Gemeente Rotterdam

Vaststelling eurotarieven parkeerautomaten

(24-7) Het College van B. en W. heeft de eurotarieven voor parkeren bij parkeerautomaten op straat vastgesteld. De kleinste betaaleenheid moet volgens het College ¤ 0,5 (ongeveer fl. 1,10) in plaats van fl. 1,- worden. Omdat de invoering van de Euro niet mag leiden tot een prijsverhoging, wordt het aantal minuten parkeertijd dat de consument voor een betaaleenheid krijgt naar boven afgerond.

Sinds de invoering van de harmonisatie van het parkeerbeleid (augustus 1999) hangen de parkeertarieven in Rotterdam af van de parkeerdruk (vraag naar parkeerruimte). Deze tarieven variëren dan ook per straat, dag en dagdeel. Hoe groter de vraag, hoe hoger het tarief (variërend van fl. 0 tot nu nog fl. 5,-).

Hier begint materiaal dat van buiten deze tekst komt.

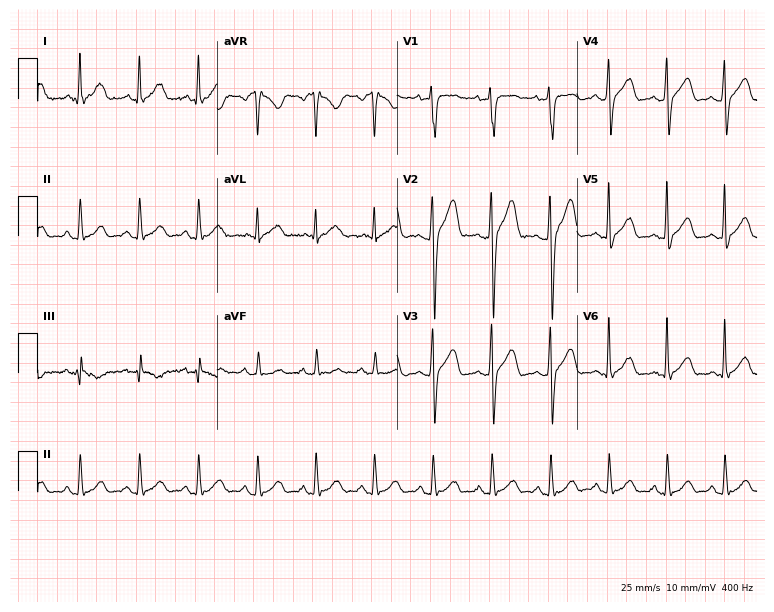
Electrocardiogram, a male patient, 30 years old. Of the six screened findings (first-degree AV block, right bundle branch block, left bundle branch block, sinus bradycardia, atrial fibrillation, sinus tachycardia), none is recorded. Other findings, if any, are not listed.

De keuze in 1999 om de gulden als kleinste betaaleenheid te nemen, had te maken met de vele storingen door teruggave van klein geld bij automaten. Dat zal zich bij de invoering van de EURO ook voordoen, tenzij de raad het voorstel van het College van vorig jaar overneemt om, in verband met het grote aantal vernielde parkeerautomaten, vanaf januari 2002 uitsluitend elektronisch betalen op straat toe te staan. Dan dient echter bij het parkeren de betaalkaart te worden afgewaardeerd met een veelvoud van een aftikbedrag. Is dit aftikbedrag te klein (bijv. ¤ 0,25), dan zou dit voor de klant een groot aantal handelingen betekenen.

De commissie VVSR is op 11 juli met dit voorstel akkoord gegaan. De gemeenteraad zal over de eurotarieven bij de behandeling van de parkeertarieven juli 2001 een besluit nemen.